Stealing Data: De Rigueur Tactic
Gangs have been seeing their profits increase thanks, in part, to ongoing innovation. In November 2019, for example, the now-defunct Maze gang pioneered the practice of stealing data before crypto-locking systems and threatening to leak the stolen data if victims didn't pay. By leaking the data if they didn't receive a ransom, the gang also demonstrated the threat posed to future victims.
Numerous ransomware gangs have now launched dedicated data leak sites, where they attempt to name and shame victims and post extracts of stolen data.
Coveware says that 77% of all ransomware attacks now include a threat to leak stolen data, up from 67% in Q4 of 2020. But while such threats might have become the typical boilerplate included by gangs in their ransom notes, not all gangs steal data - or at least not in every attack.

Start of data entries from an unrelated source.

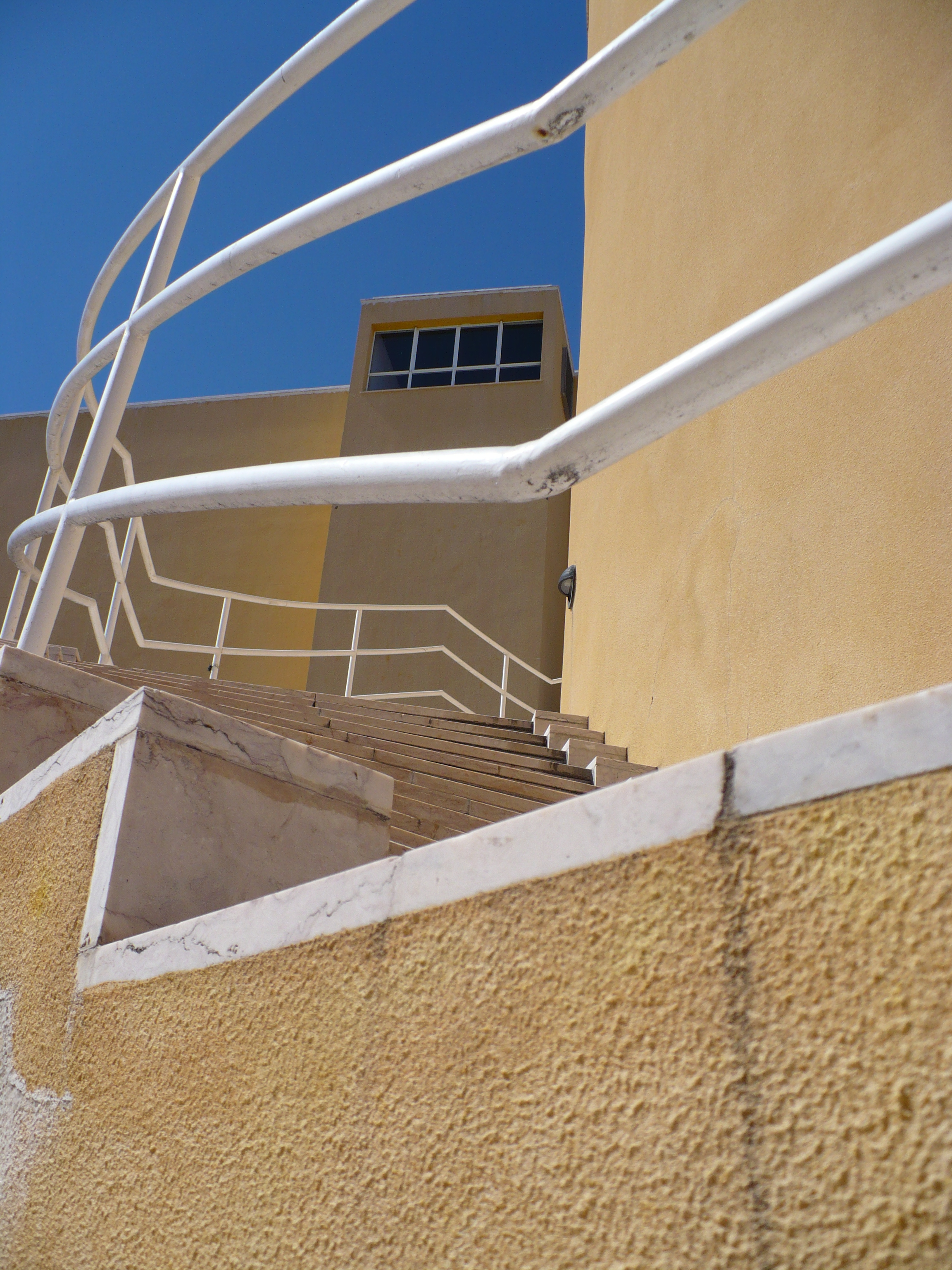 Edíficio da Escola Superior de Teatro e Cinema
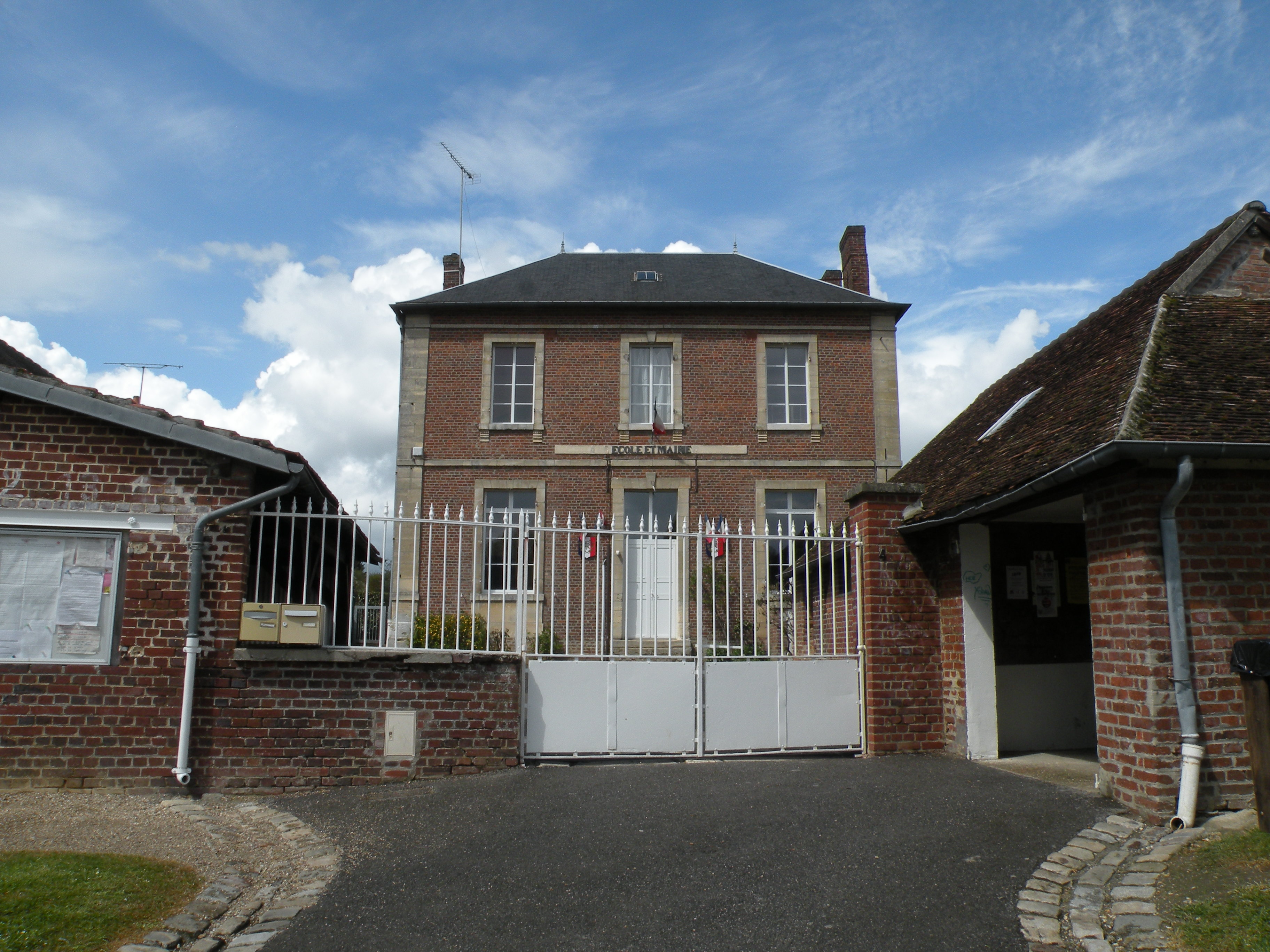 mairie école de Senots
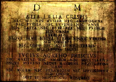 Pierre tombale au Musée de Bologne
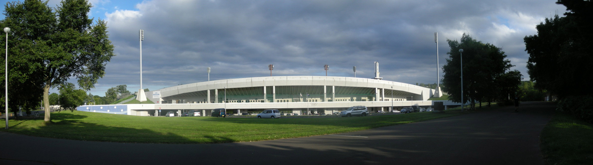 真駒内屋外競技場

When they do, furthermore, the data may have little or no value because gangs don't appear to have the time or inclination to go hunting for anyone's crown jewels.
"Most RaaS affiliates purchase network access and use stolen data solely as additional leverage against the victim," Coveware says. "This means that despite the threats, threat actors rarely take the time to steal data that any other criminals or interested parties would want to purchase. The stolen data is just proof that the attack occurred and sometimes creates legal obligations for the victim."
Don't Pay for Promise to Delete Data
Security experts and law enforcement agencies recommend that victims never pay a ransom, because doing so validates ransomware as a criminal profit-making enterprise.
Even when some organizations have full backups, allowing for complete data restoration without having to pay a ransom, they still pay in exchange for a promise from the gang that it will delete stolen data.
Trusting such promises, however, is a fool's errand. "Over hundreds of cases, we have yet to encounter an example where paying a cybercriminal to suppress stolen data helped the victim mitigate liability or avoid business or brand damage," Coveware says. "On the contrary, paying creates a false sense of security, unintended consequences and future liabilities."